- Church: Episcopal Church
- Diocese: Connecticut
- Elected: January 14, 1971
- In office: 1971–1977
- Predecessor: John H. Esquirol
- Successor: Morgan Porteus
- Previous post: Suffragan Bishop of Connecticut (1961-1971)

Orders
- Ordination: December 1937 by George Craig Stewart
- Consecration: November 14, 1961 by Walter H. Gray

Personal details
- Born: January 20, 1910 Elnora, Indiana, United States
- Died: August 4, 1979 (aged 69) Litchfield, Connecticut, United States
- Denomination: Anglican
- Parents: Lewis Hutchens & Hallie Mable Wyeth
- Spouse: Carolyn Hilton
- Children: 2

= J. Warren Hutchens =

American bishop

Joseph Warren Hutchens (January 20, 1910 – August 4, 1979) was diocesan bishop of the Episcopal Diocese of Connecticut from 1971 to 1977. He had served previously as suffragan from 1961.
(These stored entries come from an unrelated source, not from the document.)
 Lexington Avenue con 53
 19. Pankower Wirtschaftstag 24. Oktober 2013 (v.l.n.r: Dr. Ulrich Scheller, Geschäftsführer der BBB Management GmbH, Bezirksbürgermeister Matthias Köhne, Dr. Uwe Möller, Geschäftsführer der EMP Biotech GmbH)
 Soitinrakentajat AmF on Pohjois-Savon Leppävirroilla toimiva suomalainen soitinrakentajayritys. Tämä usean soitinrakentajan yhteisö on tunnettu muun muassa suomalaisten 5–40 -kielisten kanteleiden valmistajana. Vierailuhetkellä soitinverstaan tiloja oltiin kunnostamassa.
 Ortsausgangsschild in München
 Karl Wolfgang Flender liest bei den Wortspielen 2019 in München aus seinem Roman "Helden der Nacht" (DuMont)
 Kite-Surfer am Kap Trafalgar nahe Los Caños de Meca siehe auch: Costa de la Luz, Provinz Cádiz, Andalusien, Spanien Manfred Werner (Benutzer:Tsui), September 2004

==Early life and education==
Hutchens was born on January 20, 1910, in Elnora, Indiana, the son of the Reverend Dr Lewis Hutchens and Hallie Mable Wyeth. He was raised as a Methodist. In 1927 he studied at the Indiana University and at Evansville College, from where he graduated with a Bachelor of Arts. He received his master's degree from Northwestern University and the Garrett Biblical Institute. He joined the Episcopal Church and was received as a candidate for the priesthood by the Bishop of Chicago George Craig Stewart. He studied at the General Theological Seminary from where he graduated with a Bachelor of Sacred Theology in 1937. In 1961 he received a number of honorary doctorates by General Theological Seminary, Trinity College in Hartford, and Berkeley Divinity School in New Haven, and by Evansville College in 1965.

==Priest==
Hutchens was ordained a deacon in June 1937 and priest that same December, on both occasions by Bishop George Craig Stewart of Chicago. He served as curate of St Luke's Pro-Cathedral in Evanston, Illinois till 1939. He then became the assistant priest of St John's Church in Bridgeport, Connecticut, and in 1940, rector of the same church. From 1949, he also served as a board member of the Board for examining chaplains of the Diocese of Connecticut. In 1955 he became a member of the standing committee. He served as deputy to the 1958 and 1961 General Conventions.

==Bishop==
Hutchens was elected Suffragan Bishop of Connecticut on September 12, 1961, during a special convention of the diocese. He was elected on the second ballot, among six other candidates. He was consecrated on November 14, 1961, by Bishop Walter H. Gray of Connecticut in Christ Church Cathedral in Hartford, Connecticut. He was elected to serve as diocesan bishop of Connecticut, ten years later on January 14, 1971. His main achievements as bishop concerned the reorganization of the diocese to enhance the participation of the laity. He was also instrumental in establishing a historical research aspect in the diocese, notably concerning the preparation and writing of parish histories. Hutchens retired in 1977 and was given the title of Bishop Emeritus of Connecticut in 1978 by the General Convention. He died in Litchfield, Connecticut following a lengthy illness on August 4, 1979.

==Family==
Hutchens and Carolyn Hilton married on November 19, 1940, and together they had two daughters.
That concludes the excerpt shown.